ActiveRain is a model of an open organization.
"An open organization doesn't look for information that makes it feel good, that verifies its past and validates it's present. It is deliberately looking for information that might threaten it's stability, knock it off balance, and open it to growth. This is so different from the way information is handled in well-defended organizations. In these, only information that confirms existing plans or leadership is let in. Closed off from disturbances, kept at equilibrium, such organizations run down, atrophy, and die." - Margaret Wheatley
Organizations usually act in complete reverse of this. Organizations have acted on the false notion that secrecy, isolation and strong boundaries are the best way to preserve their uniqueness. "But this self-organizing world teaches that boundaries not only create distinctions; they are also places for communication and exchange. Because system members engage in continual exchanges among themselves and with their environment, the system develops greater freedom from the environment." It's a paradox, but it's the way open systems work. An open system's need to maintain itself often leads to something new and different. Disturbances cause it to react. It changes to preserve itself. The identity, defined by the relationships of the organization, drives the parts and the system makes the adjustment necessary to preserve it's identity.
This is why ActiveRain works even when it feels like it's not.
New organizational models discourage stasis, balance and equilibrium. Why? Because new science teaches us these are not GOAL states, but TEMPORARY states. "What endures is process - dynamic, adaptive, creative."
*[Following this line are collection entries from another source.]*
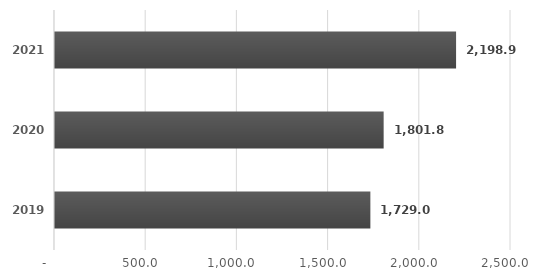
| Category | Series 0 |
|---|---|
| 2019.0 | 1729 |
| 2020.0 | 1801.8 |
| 2021.0 | 2198.9 |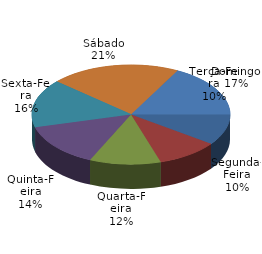
| Category | Qtde Vítimas |
|---|---|
| Segunda-Feira | 174 |
| Terça-Feira | 176 |
| Quarta-Feira | 201 |
| Quinta-Feira | 245 |
| Sexta-Feira | 271 |
| Sábado | 369 |
| Domingo | 299 |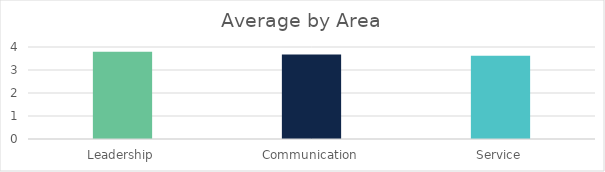
| Category | Series 0 |
|---|---|
| Leadership | 3.79 |
| Communication | 3.67 |
| Service | 3.62 |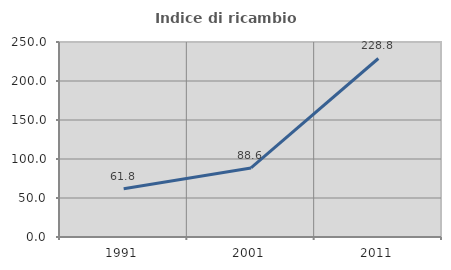
| Category | Indice di ricambio occupazionale  |
|---|---|
| 1991.0 | 61.777 |
| 2001.0 | 88.564 |
| 2011.0 | 228.85 |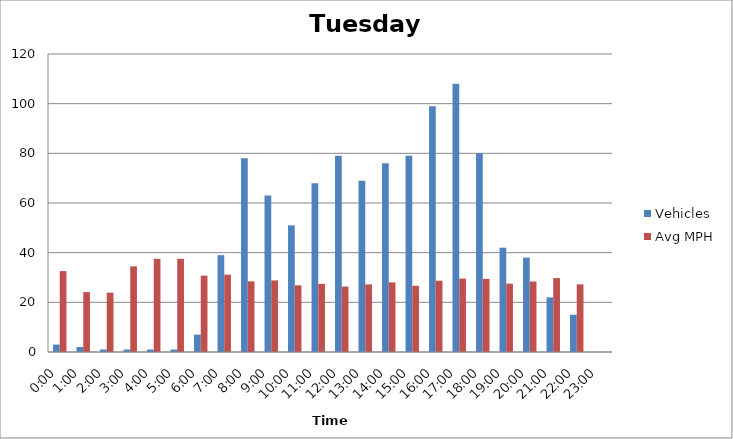
| Category | Vehicles | Avg MPH |
|---|---|---|
| 0:00 | 3 | 32.58 |
| 1:00 | 2 | 24.13 |
| 2:00 | 1 | 23.9 |
| 3:00 | 1 | 34.49 |
| 4:00 | 1 | 37.52 |
| 5:00 | 1 | 37.53 |
| 6:00 | 7 | 30.74 |
| 7:00 | 39 | 31.13 |
| 8:00 | 78 | 28.45 |
| 9:00 | 63 | 28.82 |
| 10:00 | 51 | 26.86 |
| 11:00 | 68 | 27.44 |
| 12:00 | 79 | 26.35 |
| 13:00 | 69 | 27.22 |
| 14:00 | 76 | 28.04 |
| 15:00 | 79 | 26.68 |
| 16:00 | 99 | 28.71 |
| 17:00 | 108 | 29.56 |
| 18:00 | 80 | 29.44 |
| 19:00 | 42 | 27.53 |
| 20:00 | 38 | 28.4 |
| 21:00 | 22 | 29.77 |
| 22:00 | 15 | 27.25 |
| 23:00 | 0 | 0 |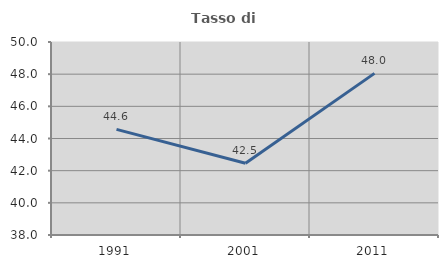
| Category | Tasso di occupazione   |
|---|---|
| 1991.0 | 44.569 |
| 2001.0 | 42.464 |
| 2011.0 | 48.05 |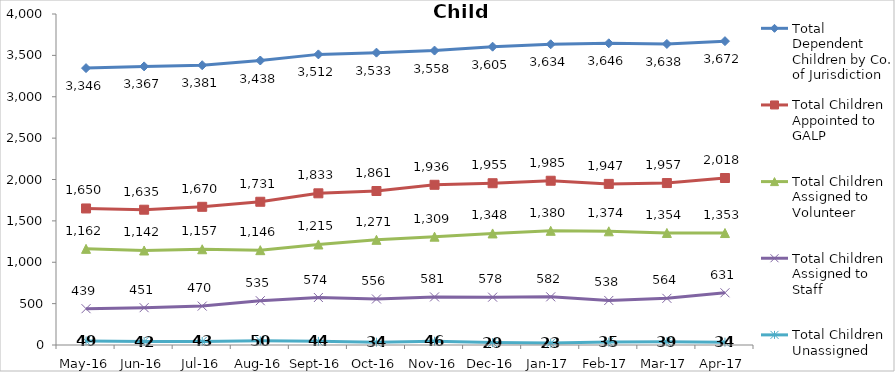
| Category | Total Dependent Children by Co. of Jurisdiction | Total Children Appointed to GALP | Total Children Assigned to Volunteer | Total Children Assigned to Staff | Total Children Unassigned |
|---|---|---|---|---|---|
| May-16 | 3346 | 1650 | 1162 | 439 | 49 |
| Jun-16 | 3367 | 1635 | 1142 | 451 | 42 |
| Jul-16 | 3381 | 1670 | 1157 | 470 | 43 |
| Aug-16 | 3438 | 1731 | 1146 | 535 | 50 |
| Sep-16 | 3512 | 1833 | 1215 | 574 | 44 |
| Oct-16 | 3533 | 1861 | 1271 | 556 | 34 |
| Nov-16 | 3558 | 1936 | 1309 | 581 | 46 |
| Dec-16 | 3605 | 1955 | 1348 | 578 | 29 |
| Jan-17 | 3634 | 1985 | 1380 | 582 | 23 |
| Feb-17 | 3646 | 1947 | 1374 | 538 | 35 |
| Mar-17 | 3638 | 1957 | 1354 | 564 | 39 |
| Apr-17 | 3672 | 2018 | 1353 | 631 | 34 |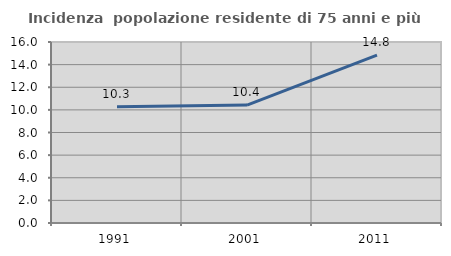
| Category | Incidenza  popolazione residente di 75 anni e più |
|---|---|
| 1991.0 | 10.284 |
| 2001.0 | 10.429 |
| 2011.0 | 14.831 |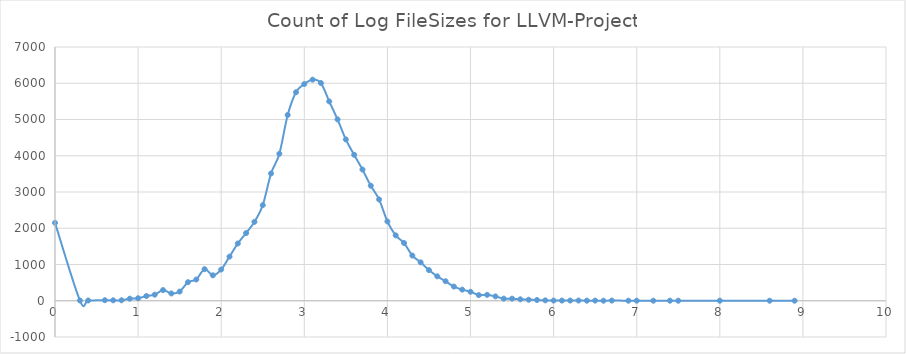
| Category | Count of Log FileSizes for LLVM-Project |
|---|---|
| 0.0 | 2149 |
| 0.3 | 7 |
| 0.4 | 7 |
| 0.6 | 15 |
| 0.7 | 12 |
| 0.8 | 13 |
| 0.9 | 57 |
| 1.0 | 70 |
| 1.1 | 130 |
| 1.2 | 168 |
| 1.3 | 294 |
| 1.4 | 201 |
| 1.5 | 253 |
| 1.6 | 512 |
| 1.7 | 586 |
| 1.8 | 871 |
| 1.9 | 702 |
| 2.0 | 861 |
| 2.1 | 1217 |
| 2.2 | 1580 |
| 2.3 | 1868 |
| 2.4 | 2176 |
| 2.5 | 2636 |
| 2.6 | 3511 |
| 2.7 | 4055 |
| 2.8 | 5124 |
| 2.9 | 5752 |
| 3.0 | 5979 |
| 3.1 | 6099 |
| 3.2 | 6006 |
| 3.3 | 5499 |
| 3.4 | 5002 |
| 3.5 | 4450 |
| 3.6 | 4025 |
| 3.7 | 3620 |
| 3.8 | 3173 |
| 3.9 | 2795 |
| 4.0 | 2188 |
| 4.1 | 1803 |
| 4.2 | 1593 |
| 4.3 | 1247 |
| 4.4 | 1059 |
| 4.5 | 846 |
| 4.6 | 674 |
| 4.7 | 538 |
| 4.8 | 391 |
| 4.9 | 307 |
| 5.0 | 248 |
| 5.1 | 156 |
| 5.2 | 163 |
| 5.3 | 120 |
| 5.4 | 58 |
| 5.5 | 58 |
| 5.6 | 40 |
| 5.7 | 28 |
| 5.8 | 21 |
| 5.9 | 11 |
| 6.0 | 5 |
| 6.1 | 5 |
| 6.2 | 6 |
| 6.3 | 6 |
| 6.4 | 2 |
| 6.5 | 4 |
| 6.6 | 1 |
| 6.7 | 5 |
| 6.9 | 2 |
| 7.0 | 2 |
| 7.2 | 1 |
| 7.4 | 2 |
| 7.5 | 1 |
| 8.0 | 1 |
| 8.6 | 1 |
| 8.9 | 1 |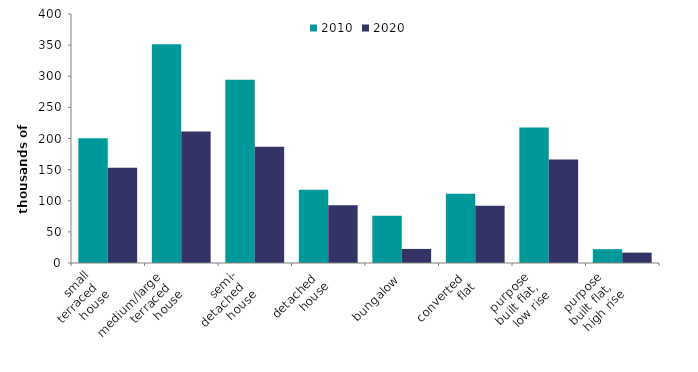
| Category | 2010 | 2020 |
|---|---|---|
| small
 terraced 
house | 200.203 | 153.162 |
| medium/large 
terraced 
house | 351.276 | 211.319 |
| semi-
detached 
house | 294.503 | 186.756 |
| detached 
house | 117.759 | 92.723 |
| bungalow | 76.097 | 22.623 |
| converted 
flat | 111.063 | 92.09 |
| purpose 
built flat, 
low rise | 217.615 | 166.108 |
| purpose 
built flat, 
high rise | 22.268 | 16.661 |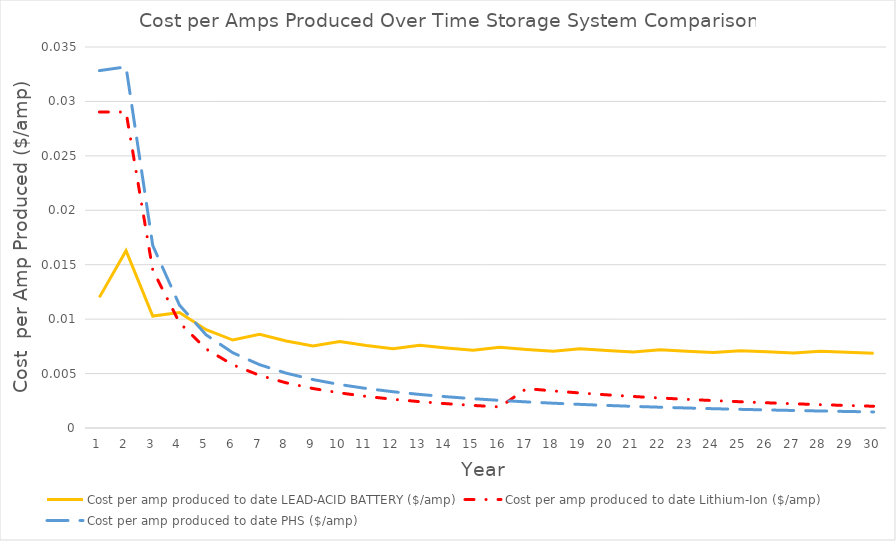
| Category | Cost per amp produced to date LEAD-ACID BATTERY ($/amp) | Cost per amp produced to date Lithium-Ion ($/amp) | Cost per amp produced to date PHS ($/amp) |
|---|---|---|---|
| 0 | 0.012 | 0.029 | 0.033 |
| 1 | 0.016 | 0.029 | 0.033 |
| 2 | 0.01 | 0.015 | 0.017 |
| 3 | 0.011 | 0.01 | 0.011 |
| 4 | 0.009 | 0.007 | 0.009 |
| 5 | 0.008 | 0.006 | 0.007 |
| 6 | 0.009 | 0.005 | 0.006 |
| 7 | 0.008 | 0.004 | 0.005 |
| 8 | 0.008 | 0.004 | 0.004 |
| 9 | 0.008 | 0.003 | 0.004 |
| 10 | 0.008 | 0.003 | 0.004 |
| 11 | 0.007 | 0.003 | 0.003 |
| 12 | 0.008 | 0.002 | 0.003 |
| 13 | 0.007 | 0.002 | 0.003 |
| 14 | 0.007 | 0.002 | 0.003 |
| 15 | 0.007 | 0.002 | 0.003 |
| 16 | 0.007 | 0.004 | 0.002 |
| 17 | 0.007 | 0.003 | 0.002 |
| 18 | 0.007 | 0.003 | 0.002 |
| 19 | 0.007 | 0.003 | 0.002 |
| 20 | 0.007 | 0.003 | 0.002 |
| 21 | 0.007 | 0.003 | 0.002 |
| 22 | 0.007 | 0.003 | 0.002 |
| 23 | 0.007 | 0.003 | 0.002 |
| 24 | 0.007 | 0.002 | 0.002 |
| 25 | 0.007 | 0.002 | 0.002 |
| 26 | 0.007 | 0.002 | 0.002 |
| 27 | 0.007 | 0.002 | 0.002 |
| 28 | 0.007 | 0.002 | 0.002 |
| 29 | 0.007 | 0.002 | 0.001 |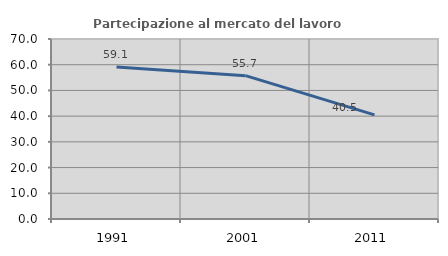
| Category | Partecipazione al mercato del lavoro  femminile |
|---|---|
| 1991.0 | 59.091 |
| 2001.0 | 55.738 |
| 2011.0 | 40.506 |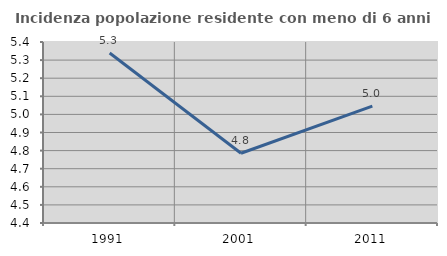
| Category | Incidenza popolazione residente con meno di 6 anni |
|---|---|
| 1991.0 | 5.339 |
| 2001.0 | 4.785 |
| 2011.0 | 5.046 |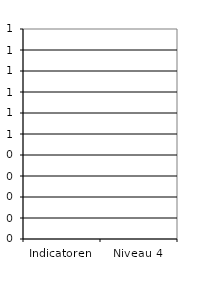
| Category | Series 0 |
|---|---|
| Indicatoren | 0 |
| Niveau 4 | 0 |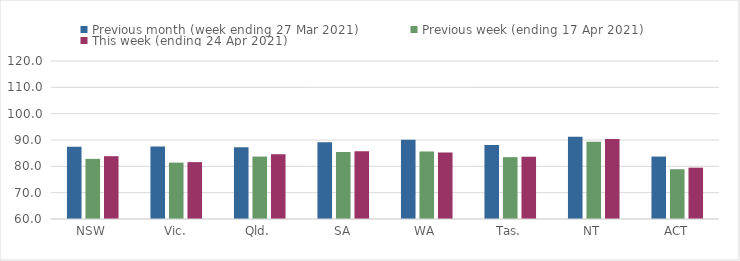
| Category | Previous month (week ending 27 Mar 2021) | Previous week (ending 17 Apr 2021) | This week (ending 24 Apr 2021) |
|---|---|---|---|
| NSW | 87.43 | 82.84 | 83.85 |
| Vic. | 87.54 | 81.42 | 81.6 |
| Qld. | 87.29 | 83.71 | 84.56 |
| SA | 89.1 | 85.47 | 85.73 |
| WA | 90.08 | 85.65 | 85.21 |
| Tas. | 88.08 | 83.48 | 83.65 |
| NT | 91.23 | 89.31 | 90.4 |
| ACT | 83.71 | 78.9 | 79.49 |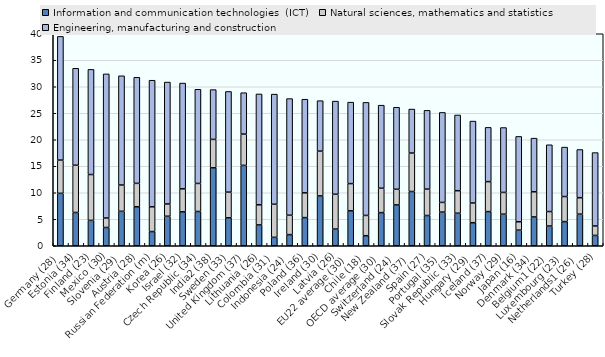
| Category | Information and communication technologies  (ICT) | Natural sciences, mathematics and statistics | Engineering, manufacturing and construction |
|---|---|---|---|
| Germany (28) | 9.894 | 6.269 | 23.342 |
| Estonia (34) | 6.277 | 8.911 | 18.298 |
| Finland (23) | 4.791 | 8.647 | 19.84 |
| Mexico (30) | 3.448 | 1.783 | 27.197 |
| Slovenia (29) | 6.499 | 4.96 | 20.612 |
| Austria (28) | 7.352 | 4.421 | 20.012 |
| Russian Federation (m) | 2.674 | 4.68 | 23.88 |
| Korea (26) | 5.566 | 2.317 | 23.001 |
| Israel (32) | 6.403 | 4.337 | 19.958 |
| Czech Republic (34) | 6.466 | 5.293 | 17.763 |
| India2 (38) | 14.706 | 5.356 | 9.399 |
| Sweden (33) | 5.272 | 4.845 | 18.994 |
| United Kingdom (37) | 15.164 | 5.9 | 7.813 |
| Lithuania (26) | 3.932 | 3.793 | 20.92 |
| Colombia (31) | 1.589 | 6.242 | 20.78 |
| Indonesia (24) | 2.102 | 3.652 | 22.012 |
| Poland (36) | 5.31 | 4.671 | 17.668 |
| Ireland (30) | 9.401 | 8.451 | 9.52 |
| Latvia (26) | 3.144 | 6.576 | 17.569 |
| EU22 average (30) | 6.592 | 5.135 | 15.366 |
| Chile (18) | 1.899 | 3.825 | 21.325 |
| OECD average (30) | 6.254 | 4.604 | 15.668 |
| Switzerland (24) | 7.709 | 2.95 | 15.475 |
| New Zealand (37) | 10.236 | 7.255 | 8.3 |
| Spain (27) | 5.709 | 4.975 | 14.865 |
| Portugal (35) | 6.353 | 1.823 | 16.981 |
| Slovak Republic (33) | 6.138 | 4.248 | 14.292 |
| Hungary (29) | 4.35 | 3.719 | 15.454 |
| Iceland (37) | 6.447 | 5.653 | 10.235 |
| Norway (29) | 5.954 | 4.106 | 12.245 |
| Japan (16) | 2.947 | 1.58 | 16.104 |
| Denmark (34) | 5.436 | 4.749 | 10.119 |
| Belgium1 (22) | 3.723 | 2.728 | 12.602 |
| Luxembourg (23) | 4.557 | 4.727 | 9.327 |
| Netherlands1 (26) | 5.965 | 3.102 | 9.091 |
| Turkey (28) | 1.951 | 1.781 | 13.85 |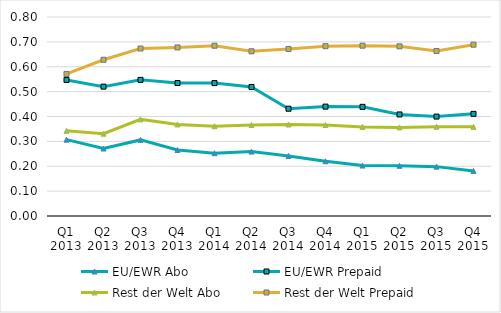
| Category | EU/EWR | Rest der Welt |
|---|---|---|
| Q1 2013 | 0.547 | 0.571 |
| Q2 2013 | 0.52 | 0.628 |
| Q3 2013 | 0.547 | 0.673 |
| Q4 2013 | 0.535 | 0.678 |
| Q1 2014 | 0.534 | 0.685 |
| Q2 2014 | 0.519 | 0.662 |
| Q3 2014 | 0.431 | 0.672 |
| Q4 2014 | 0.44 | 0.683 |
| Q1 2015 | 0.439 | 0.685 |
| Q2 2015 | 0.408 | 0.682 |
| Q3 2015 | 0.4 | 0.663 |
| Q4 2015 | 0.411 | 0.689 |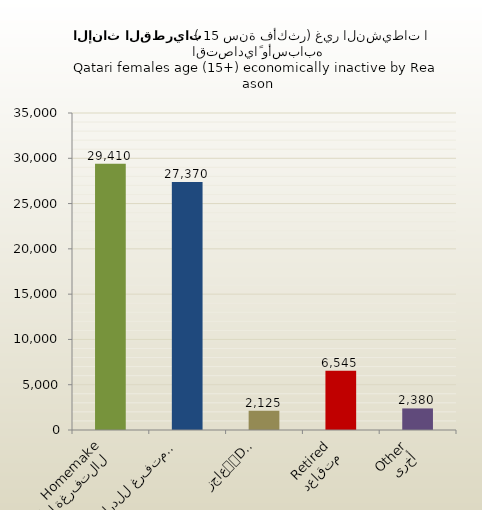
| Category | الاناث القطريات |
|---|---|
| التفرغة لأعمال المنزل
Homemaker | 29410 |
| متفرغ للدراسة
Student | 27370 |
| عاجز
Disabled | 2125 |
| متقاعد
Retired | 6545 |
| أخرى
Other | 2380 |

As a result, each part, or "member", learns it's relationship to the other members, not by coercion, but through self-organization. It is the natural result of an open system. I learned a great deal from this open system in the past two days. I now know, both emotionally and intellectually, what my role here needs to be, and it's NOT talking about real estate transactions. It was the open system that provided the opportunity to stray from my comfort zone to learn from a place of disequilibrium, disturbance, discomfort.
To the ActiveRain creators... your system is working just the way it should, even when, in the moment, it doesn't feel like it is.